EXERCISE DETAILS:
Print the records exactly and in full, please; the pictures stay out.

ENTRIES SHOWN:

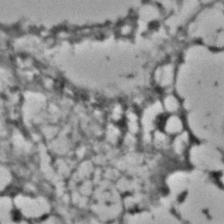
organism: C. elegans
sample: C. elegans embryo
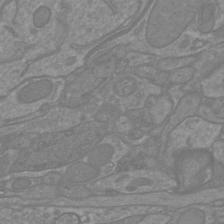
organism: Mouse
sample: Cortical neurons
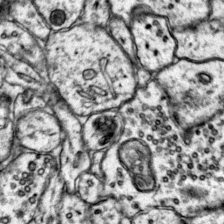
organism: Mouse
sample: Primary visual cortex
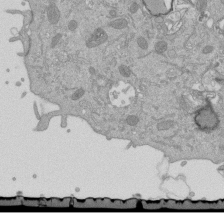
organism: Mouse
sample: ED-1 cell nuclei; centrioles
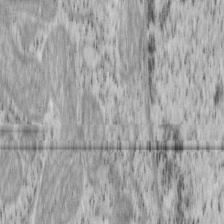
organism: Human
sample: HeLa cells
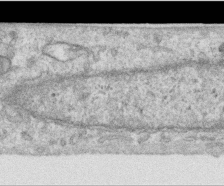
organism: Human
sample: Centriole in RPE cells
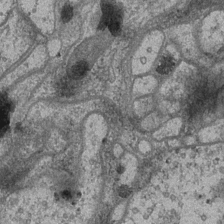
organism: Drosophila
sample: Optic medulla
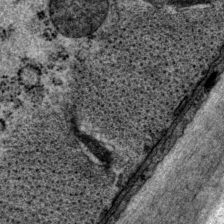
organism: P. pacificus
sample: Pharynx
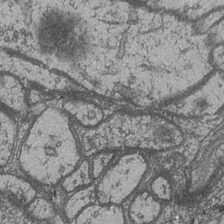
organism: Drosophila
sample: Optic medulla
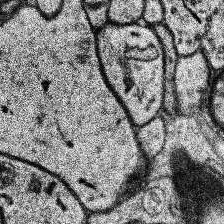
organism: Human
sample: Temporal Lobe
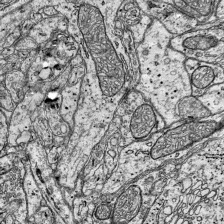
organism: Mouse
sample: Visual Cortex
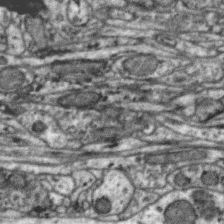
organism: Zebra finch
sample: Brain
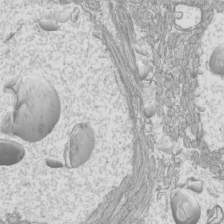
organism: Mouse
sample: Cilia; mouse epididymis
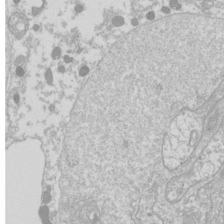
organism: Drosophila
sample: Cell division; meiosis; drosophila spermatocytes
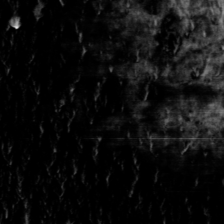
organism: Toxoplasma gondii
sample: Parasites in a vacuole inside a host cell
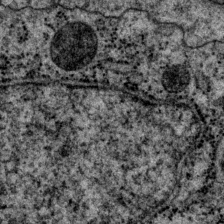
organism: P. pacificus
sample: Pharynx
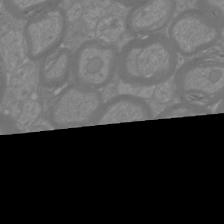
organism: Mouse
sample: Cortical neurons
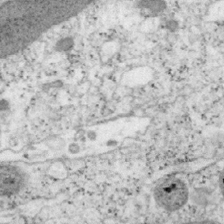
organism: Mouse
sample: OT-I killer T cells with ID8 ovarian cancer cells
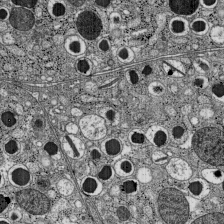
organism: C57BL Mouse
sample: Pancreatic islet
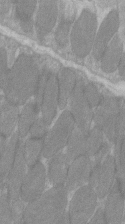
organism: C57BL Mouse
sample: Tibialis anterior muscle cell
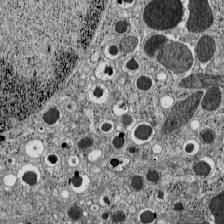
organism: C57BL Mouse
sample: Pancreatic islet
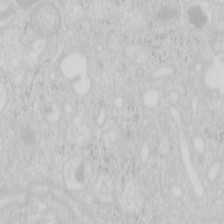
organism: Mouse
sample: Pancreas
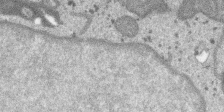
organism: Human
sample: Lung epithelial cells infected with SARS-CoV-2
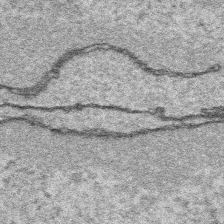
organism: Platynereis dumerilii
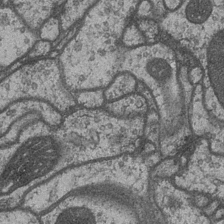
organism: Drosophila
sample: Optic medulla
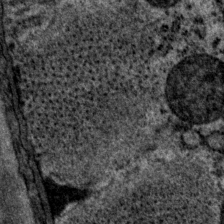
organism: P. pacificus
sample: Pharynx
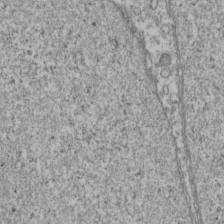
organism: Human
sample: Activated Jurkat CD4+ T cells
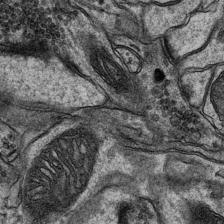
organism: Mouse
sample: CA1 Hippocampus
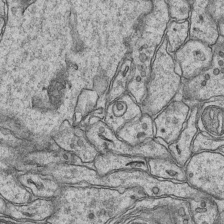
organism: Mouse
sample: CA1 Hippocampus
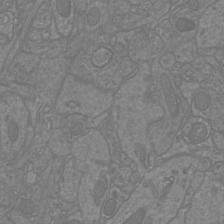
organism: Mouse
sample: Cortical neurons
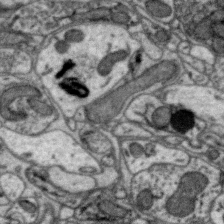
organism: Zebra finch
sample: Brain
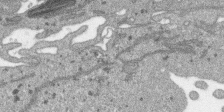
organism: Human
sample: Lung epithelial cells infected with SARS-CoV-2
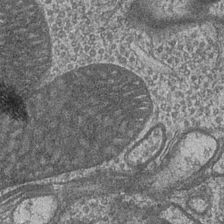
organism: Drosophila
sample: Optic medulla
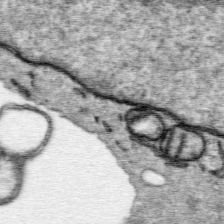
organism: Human
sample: HeLa cells
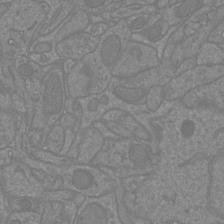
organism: Mouse
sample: Cortical neurons
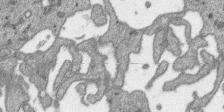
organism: Human
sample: Lung epithelial cells infected with SARS-CoV-2
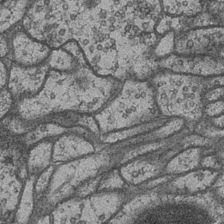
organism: Drosophila
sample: Optic medulla
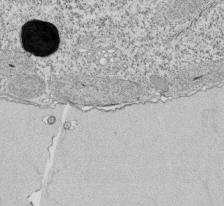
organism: Tetrahymena
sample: Cilia in tetrahymena
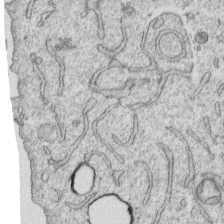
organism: Human
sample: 1205lu cells
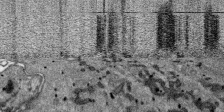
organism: Human
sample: Lung epithelial cells, uninfected (mock) control
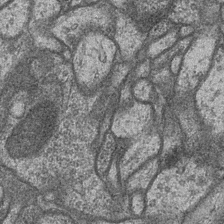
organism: Drosophila
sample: Optic medulla
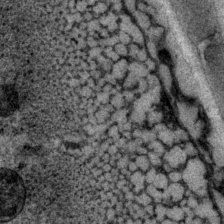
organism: P. pacificus
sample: Pharynx
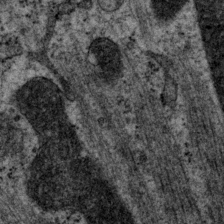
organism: P. pacificus
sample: Pharynx
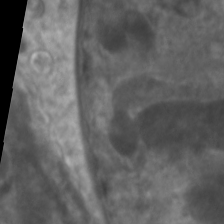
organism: C. elegans
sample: Pharynx
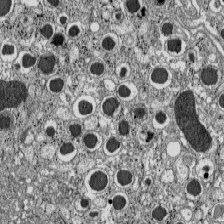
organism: C57BL Mouse
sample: Pancreatic islet
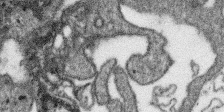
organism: Human
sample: Lung epithelial cells infected with SARS-CoV-2
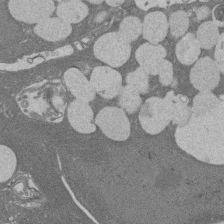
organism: Rat
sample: Salivary granule
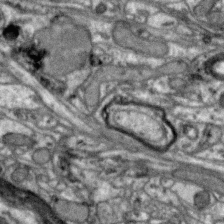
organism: Zebra finch
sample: Brain
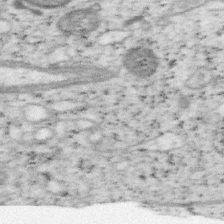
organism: Mouse
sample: OT-I killer T cells with ID8 ovarian cancer cells
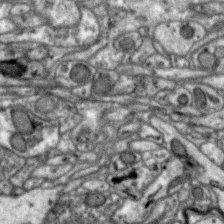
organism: Zebra finch
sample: Brain
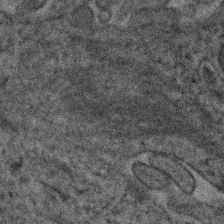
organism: Human
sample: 1205lu cells
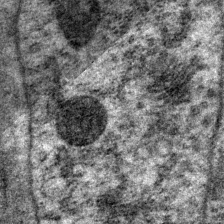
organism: P. pacificus
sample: Pharynx
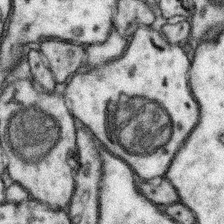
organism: Mouse
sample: Somatosensory cortex neuropil
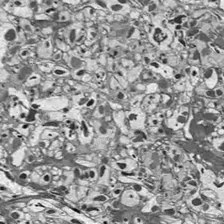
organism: Drosophila
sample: Optic lobe
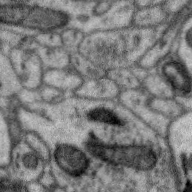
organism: Zebra finch
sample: Brain
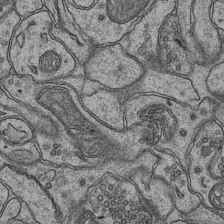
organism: Mouse
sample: CA1 Hippocampus
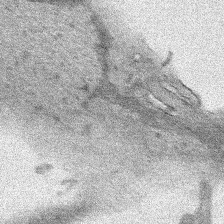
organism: Human
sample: Mitochondria in HCT116 cells
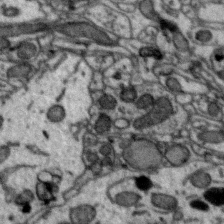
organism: Zebra finch
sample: Brain
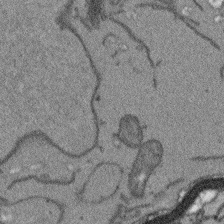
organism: Arabidopsis thaliana
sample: Root tip
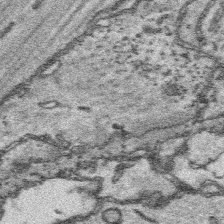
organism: Platynereis dumerilii
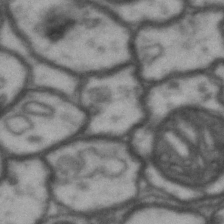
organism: Drosophila
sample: Brain
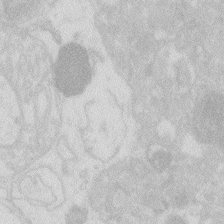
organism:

COMPLETED EXERCISE:
organism: C. elegans
sample: C. elegans embryo
organism: Mouse
sample: Cortical neurons
organism: Mouse
sample: Primary visual cortex
organism: Mouse
sample: ED-1 cell nuclei; centrioles
organism: Human
sample: HeLa cells
organism: Human
sample: Centriole in RPE cells
organism: Drosophila
sample: Optic medulla
organism: P. pacificus
sample: Pharynx
organism: Drosophila
sample: Optic medulla
organism: Human
sample: Temporal Lobe
organism: Mouse
sample: Visual Cortex
organism: Zebra finch
sample: Brain
organism: Mouse
sample: Cilia; mouse epididymis
organism: Drosophila
sample: Cell division; meiosis; drosophila spermatocytes
organism: Toxoplasma gondii
sample: Parasites in a vacuole inside a host cell
organism: P. pacificus
sample: Pharynx
organism: Mouse
sample: Cortical neurons
organism: Mouse
sample: OT-I killer T cells with ID8 ovarian cancer cells
organism: C57BL Mouse
sample: Pancreatic islet
organism: C57BL Mouse
sample: Tibialis anterior muscle cell
organism: C57BL Mouse
sample: Pancreatic islet
organism: Mouse
sample: Pancreas
organism: Human
sample: Lung epithelial cells infected with SARS-CoV-2
organism: Platynereis dumerilii
organism: Drosophila
sample: Optic medulla
organism: P. pacificus
sample: Pharynx
organism: Human
sample: Activated Jurkat CD4+ T cells
organism: Mouse
sample: CA1 Hippocampus
organism: Mouse
sample: CA1 Hippocampus
organism: Mouse
sample: Cortical neurons
organism: Zebra finch
sample: Brain
organism: Human
sample: Lung epithelial cells infected with SARS-CoV-2
organism: Drosophila
sample: Optic medulla
organism: Human
sample: HeLa cells
organism: Mouse
sample: Cortical neurons
organism: Human
sample: Lung epithelial cells infected with SARS-CoV-2
organism: Drosophila
sample: Optic medulla
organism: Tetrahymena
sample: Cilia in tetrahymena
organism: Human
sample: 1205lu cells
organism: Human
sample: Lung epithelial cells, uninfected (mock) control
organism: Drosophila
sample: Optic medulla
organism: P. pacificus
sample: Pharynx
organism: P. pacificus
sample: Pharynx
organism: C. elegans
sample: Pharynx
organism: C57BL Mouse
sample: Pancreatic islet
organism: Human
sample: Lung epithelial cells infected with SARS-CoV-2
organism: Rat
sample: Salivary granule
organism: Zebra finch
sample: Brain
organism: Mouse
sample: OT-I killer T cells with ID8 ovarian cancer cells
organism: Zebra finch
sample: Brain
organism: Human
sample: 1205lu cells
organism: P. pacificus
sample: Pharynx
organism: Mouse
sample: Somatosensory cortex neuropil
organism: Drosophila
sample: Optic lobe
organism: Zebra finch
sample: Brain
organism: Mouse
sample: CA1 Hippocampus
organism: Human
sample: Mitochondria in HCT116 cells
organism: Zebra finch
sample: Brain
organism: Arabidopsis thaliana
sample: Root tip
organism: Platynereis dumerilii
organism: Drosophila
sample: Brain
organism:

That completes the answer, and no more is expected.